Three different tests were done (write, read/write and read) and they were done with the following script. As we can see from the script before every test, we VACUUM FULL
the DB, drop all caches and restart Postgres so that we have a clean state every time. Each pgbench benchmark was run for 1 hour.
We first ran this script with an older kernel 3.10.0-693.el7.x86_64
, which doesn’t have these mitigation patches as a reference. Then we used the kernel that has all the mitigations (3.10.0-693.11.6.el7.x86_64
) but first, we disabled them all, then enabled them one by one and finally tested with all of them enabled. CentOS 7 allows you to easily enable/disable these mitigations by writing 1 (to enable) 0 (to disable) into specific debugfs
files. For example, to disable all mitigations we would use:
echo 0 > /sys/kernel/debug/x86/pti_enabled
echo 0 > /sys/kernel/debug/x86/ibpb_enabled
echo 0 > /sys/kernel/debug/x86/ibrs_enabled
The names speak for themselves as to which ones would be enabled/disabled.
To mitigate Spectre, besides kernel updates, we also needed to apply Intel’s microcode and firmware upgrades. Problem was that these microcode/firmware upgrades caused random system reboots, so Red Hat decided to revert back those updates in their packages. This means that the latest versions of CentOS/RHEL are still vulnerable to Spectre and it will probably stay that way until Intel releases good microcode updates. To be able to test Spectre mitigations, we needed to downgrade microcode_ctl
and linux-firmware
packages to versions:
- microcode_ctl-2.1-22.2
- linux-firmware-20170606-57.gitc990aae
We also didn’t notice any reboot issues or any other issues with them, but it’s still probably safe to keep the latest versions on production servers.
Results
Here are the results for the 140GB DB in the number of transactions per second (TPS
) (higher is better):
As you can see, there isn’t much of a difference in the write and read/write tests, while in the read test it looks like IBRS
has the biggest performance impact, but it’s still small. If we run the same tests on a 15GB DB, things look different:
Yet again, in the write and read/write tests, there isn’t much of a difference, but in the read only test the impact is noticeable. Even with all three mitigations disabled, there is a drop of about 5%. With PTI
enabled, we lose 8%, with IBRS
20%, with IBPB
23%, while with all three enabled, we lose a total of 34% compared to kernel 3.10.0-693.el7.x86_64, which is huge.

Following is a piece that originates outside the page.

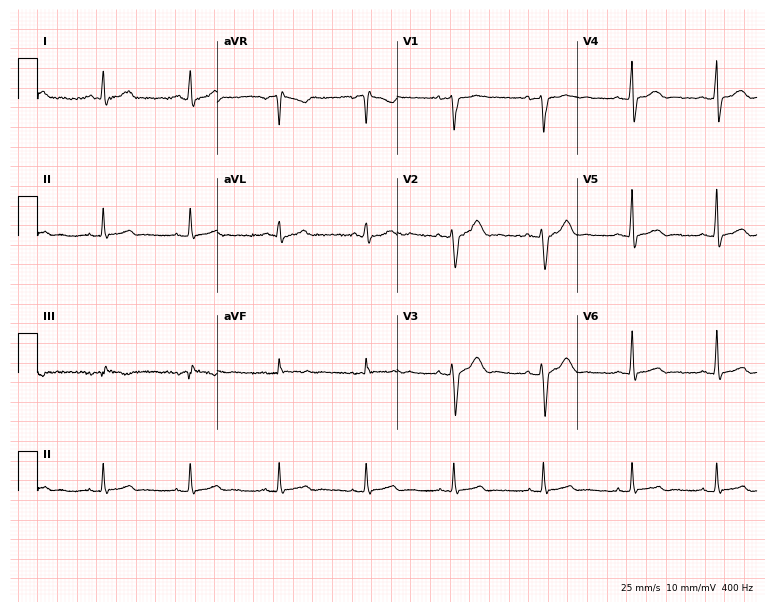
Standard 12-lead ECG recorded from a 27-year-old male patient (7.3-second recording at 400 Hz). None of these six findings is recorded: first-degree AV block, right bundle branch block, left bundle branch block, sinus bradycardia, atrial fibrillation, sinus tachycardia. Findings outside these six are not listed.

It is important to mention that this is a benchmark and not a real world workload. But if you have a small DB that fits into your RAM with a mostly read workload, you will probably be impacted the most. In all other use cases, you shouldn’t notice that much of a difference, but of course, it’s best that you test with your app workloads. What was also interesting is that all the news was saying that PTI
will have the biggest performance impact, but these results proved otherwise: that Spectre mitigations are a bigger performance problem. It would also be great if these tests were run on a CPU without PCID
and INVPCID
support, to see what the impact would be.